SMART GENERAL MANAGERS RULE
The Peter Gzowski Oilers book (The Game of Our Lives) is probably the best hockey book I’ve ever read. I re-read it every few years and remain delighted by his brilliant writing style and his attention to detail. Gzowski was born in Toronto, and became a gift to the nation. He was such a good writer, he took you there. Here is Glen Sather, building a young team as its GM, talking about the trade options for his team:
“Everybody wants the kids. Toronto wants a young defensemen, and they’d give me practically anyone I would name, or so they say. But when I name someone, it just seems to break down. I could have Turnbull, I guess, but I’m not sure I want him. Buffalo right now, why I could pick up the phone to Scott (Bowman) and have Jim Schoenfeld and Rick Martin. Schoenfeld’s just the kind of defenseman we need, and Martin has scored 50 goals twice, and he’s been an All-Star.”
“But they’re what, 28 or 29? and what Scotty wants in return are (Dave) Hunter and (Paul) Coffey. I could do that, sure. We could move up about four places this year, just with that trade. But in three of four years, they’d kill me. Coffey’s going to be one of the best defensemen in this league. That’s all they want: The kids. I’m going to stick with these kids even if it means finishing last.”
Stan Bowman is in a far different place, but the problems are similar even if the possible solutions aren’t the same as Slats in the early 1980’s. Bowman doesn’t have a Paul Coffey that everyone is calling about, so another plan has taken it’s place. We’ve seen it several times this season.
Bowman is acquiring players who are both readily available and inexpensive. Those are two valuable things, but the really important part is acquiring useful players. You know, there was a time when Gaetan Haas and Joakim Nygard were readily available and inexpensive, and they didn’t work out. Ty Rattie did for a time, but not really.
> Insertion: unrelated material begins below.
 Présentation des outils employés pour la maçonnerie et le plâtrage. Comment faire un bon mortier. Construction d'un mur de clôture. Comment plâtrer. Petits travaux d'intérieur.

Bowman has added Ty Emberson, Vasily Podkolzin, Kasperi Kapanen and now John Klingberg at relatively low cost. So far, and it could change today, Bowman appears to be the anti-Holland/Chiarelli when it comes to dealing assets.
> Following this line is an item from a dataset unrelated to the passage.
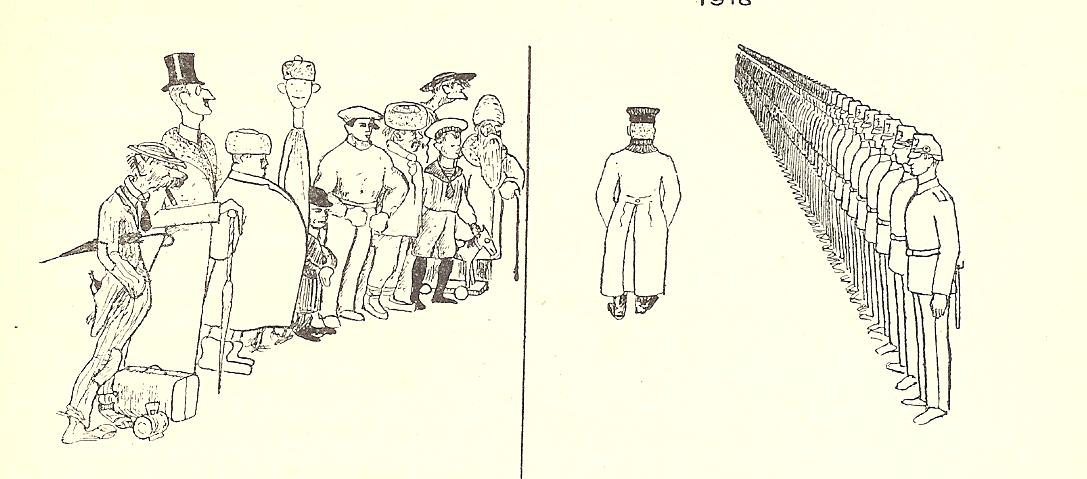 Före och efter inryckning. Skämtteckning av Gruppenführer Lauri Malmberg för jägarbataljonens pionkärkompanis program vid nyårsfesten 1916.

It’s a welcome change and should reap benefits quickly. Example: Sam O’Reilly has value now, but he could be a brilliant two-way center for Edmonton in the coming years. Plus, the closer he gets to the NHL the more his actual trade value.
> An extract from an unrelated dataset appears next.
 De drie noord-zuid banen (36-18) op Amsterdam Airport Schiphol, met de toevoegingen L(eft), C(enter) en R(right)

I’m hopeful Bowman is active in college, Europe and CHL free agency this spring. There’s talent out there, the Oilers badly need a strong procurement spring.
Leafs are a streaky team currently in the brown lane of streaks.
Oilers are going through iv bags and horse vitamins by the barge load.
Jeff Skinner will continue to divide the fan base, for every contribution one of the custodians will also provide, giving him no air to breathe.
McDavid seems a bit pissy, 10-2 Oilers.
I live The Game of Our Lives. Another reason I love the Oilers is they have a perfect hockey book as a foundational document. How Gzowski weaves his three narratives — as history, ethnographic, and autobiography — and brings them together is great writing but the book gains near biblical weight when considering what would become of the team… McJesus makes sense to me in this grand narrative established by Gzowski, where humble Edmonton gives rise to hockey miracles. After this next Oilers cup, someone will need to pen a postscript to that book.
If I had the book with me I would find and quote the passage for tonight, where even by the early 1980s Toronto had had enough of losing year after year, lol.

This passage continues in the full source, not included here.